BD : Le numérique, un combat entre auteurs et éditeurs

Clément Solym - 19.11.2010

Manga/BD/comics - Univers BD - numerique - questions - auteurs


Depuis quelques mois, les éditeurs ont lancé les bandes dessinées sur les supports numériques. De nombreux titres sont déjà proposés à l’achat ou la location, dont certains déjà existant au format papier.
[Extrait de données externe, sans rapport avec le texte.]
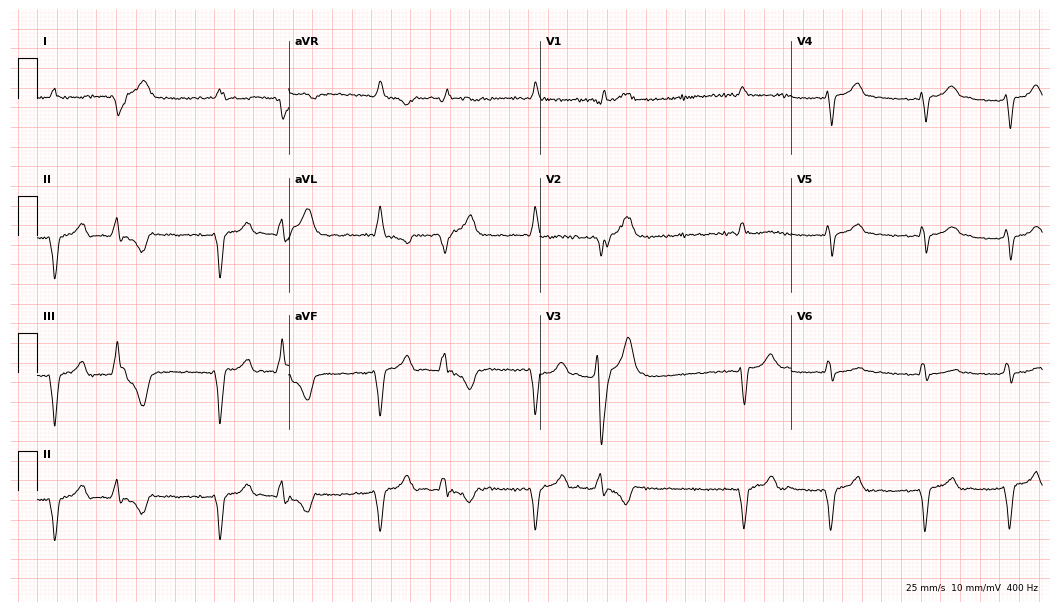
Electrocardiogram (10.2-second recording at 400 Hz), a 67-year-old male. Of the six screened findings (first-degree AV block, right bundle branch block, left bundle branch block, sinus bradycardia, atrial fibrillation, sinus tachycardia), none is recorded.

Il existe également de nouvelles bandes dessinées spécialement conçues pour le numérique, comme Bludzee.

Le numérique présente de nombreux avantages par rapport au format papier, comme la possibilité de régler les paramètres de lecture (vitesse, transitions, zooms automatiques) et il ajoute quelques fantaisies : le mode soundtrack, par exemple, permet d’écouter tout en lisant des « extraits musicaux choisis par l’éditeur » voit-on sur RTBF Info. L’amateur de BD numérique n’a, de plus, pas besoin de « se déplacer jusqu'à un magasin pour acheter un album » et peut lire ses bandes dessinées n’importe où.


Quelques inconvénients cependant qui rebuteront nombre de lecteurs : l’écran est petit, rendant la lisibilité faible, et il y a toujours un temps de chargement.

Cette récente lubie du numérique inquiète les auteurs de BD. Ils se plaignent de n’avoir pas été sollicités par les éditeurs avant la conversion au numérique, craignent le piratage, mais surtout protestent contre les droits d’auteur inchangés.

Ces appréhensions se sont manifestées lors du lancement de la plateforme de vente Izneo en mars dernier. Le syndicat des auteurs de BD a émis une pétition en réaction pour un appel à la discussion avec les éditeurs d’une part et un appel à la désobéissance des auteurs d’autre part.

La pétition pose essentiellement la question de la rémunération des auteurs. Pour l’instant, les droits d’auteur sont élevés d’environ 10 % comme pour le format papier, ce qui est anormal puisque l’éditeur ne paie pas de frais d’impression ni d’acheminement.

Cette pétition a été signée par 850 auteurs sur les 1200 recensés en France.

Peu de temps après, le syndicat des auteurs a obtenu un rendez-vous avec le syndicat national de l’édition, mais depuis, « il se comporte comme une anguille. La question du droit moral est toujours au point mort, et la clause de rendez-vous (pour qu’éditeurs et auteurs discutent de l’exploitation numérique des œuvres) est insatisfaisante, car, si elle fixe une obligation de rencontre, elle n’oblige pas à négocier » déclare Hubert, scénariste notamment de Miss Pas Touche.

Tout de même, l’auteur pense que la sollicitation des services juridiques maintient « l’existence d’un grain de sable dans la machine… en espérant que ce grain de sable ne soit pas purement et simplement écrasé ».